The wildlife shelter where I volunteer took in a Blue-Fronted Amazon parrot named Anna. She's been on a crappy generic parrot seed mix from the pet store for who knows how long and both I and the owner of the shelter, Louise, cringe when we look at it. Obviously we're anxious to get her diet fixed up as soon as we can. Louise is ordering Harrison's organic pellets, while I decided to take charge of the fresh part of her diet.

I've read on a parrot blog (http://www.parrotnation.com, written by Patricia Sund, a contributor to the Bird Talk magazine) about the concept of Chop. It's basically chopping up a ton of veggies and greens and grains, and mixing them all up together and freezing it in meal-sized portions in baggies. It takes awhile to make a batch of it (depending on how big the batch is), but when you're done, you have the fresh veggie part of your parrot's meal all set to go for a number of months (again, that depends on how big your batch is).
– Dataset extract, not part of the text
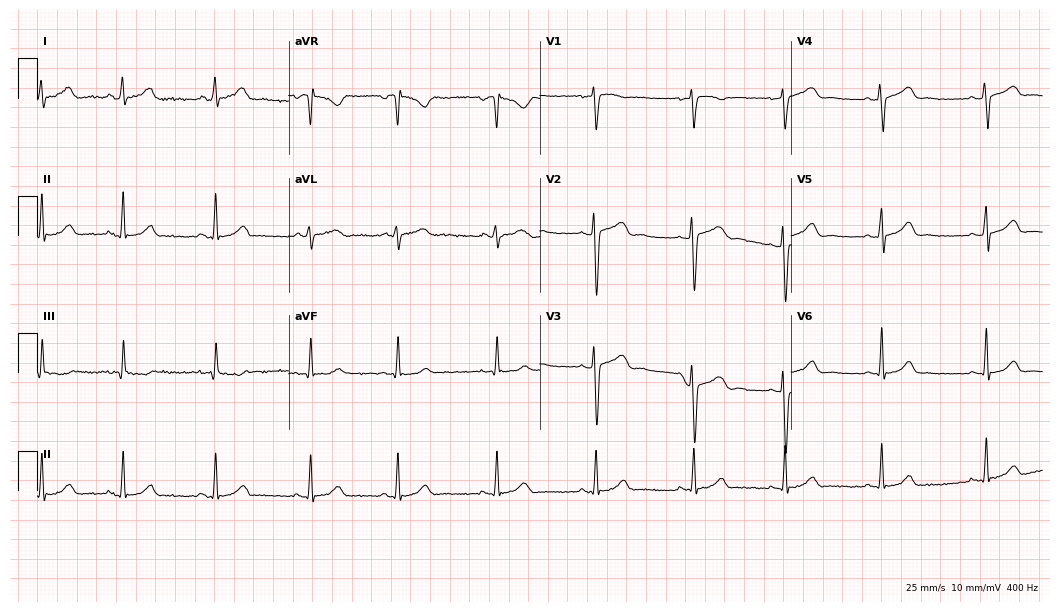
ECG (10.2-second recording at 400 Hz) — a female, 26 years old. Labelled as a normal ECG.
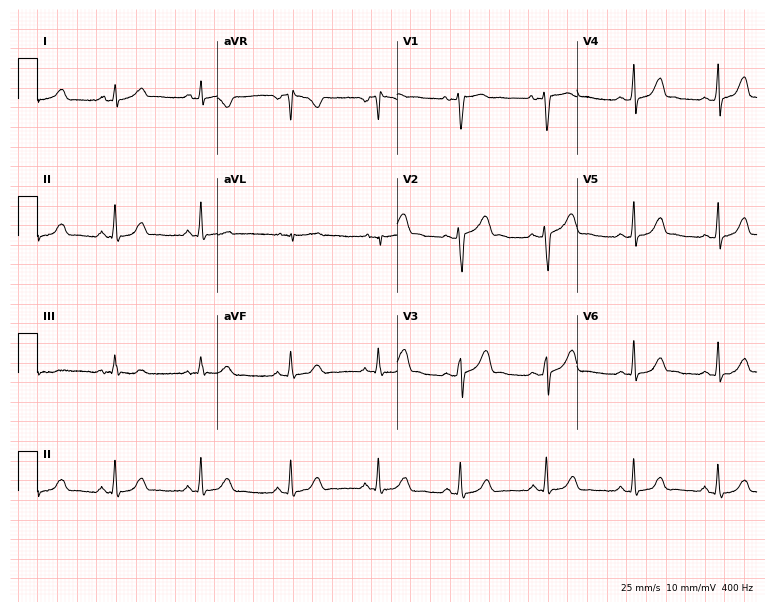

It's a wonderful and easy way to make sure your birds get the fresh veggies they need in their diet, and also a great way to give them a huge variety of veggies every day that would be impractical to keep up by chopping up food on a day-to-day basis. Ever since reading about this idea on Patricia's blog, I've been itching to try it out. I was close to making it up for the birds at my work, but we're getting rid of most of them now, so Anna proved to be the perfect chance to try making Chop. Here's some pictures I took while I was making it -

All of my ingredients - watercress, dandelion greens, kale, broccoli, oatmeal, quinoa, whole wheat pasta shells, parsnips, daikon radish, turnips, red/orange/yellow/green peppers, zucchini, sweet potatoes, and carrots. I cooked the pasta and quinoa, but not the oatmeal - that was to soak up moisture from the veggies.









Bowls of nicely chopped veggies/greens!









Everything all mixed together.









And nicely bagged! 









This batch took about 6 hours to make, including shopping and washing the dishes. It was about 3 hours chopping everything up and getting it mixed together, and 2 hours to bag it all. It made 6 months worth of food for Anna (2 tablespoons per day), and after I reached the six month point in her portions, I switched to bigger sandwich baggies and started doubling the amount I put in, so I could keep those ones to take to work for the parakeets and rats.

The reason Chop works so well for birds is because with everything chopped up so small, it's hard for them to pick out what they want to eat and throw the rest on the floor. If they grab a favorite, say red peppers, they're likely to get other things stuck to it, like broccoli or kale. I took Anna's bags to the shelter today and we tried giving her some - she tried it right away and after we came back to check on her after awhile, found that she'd eaten almost all of the portion we'd given her. Very little thrown on the floor!  I consider all the work completely worth it for that moment!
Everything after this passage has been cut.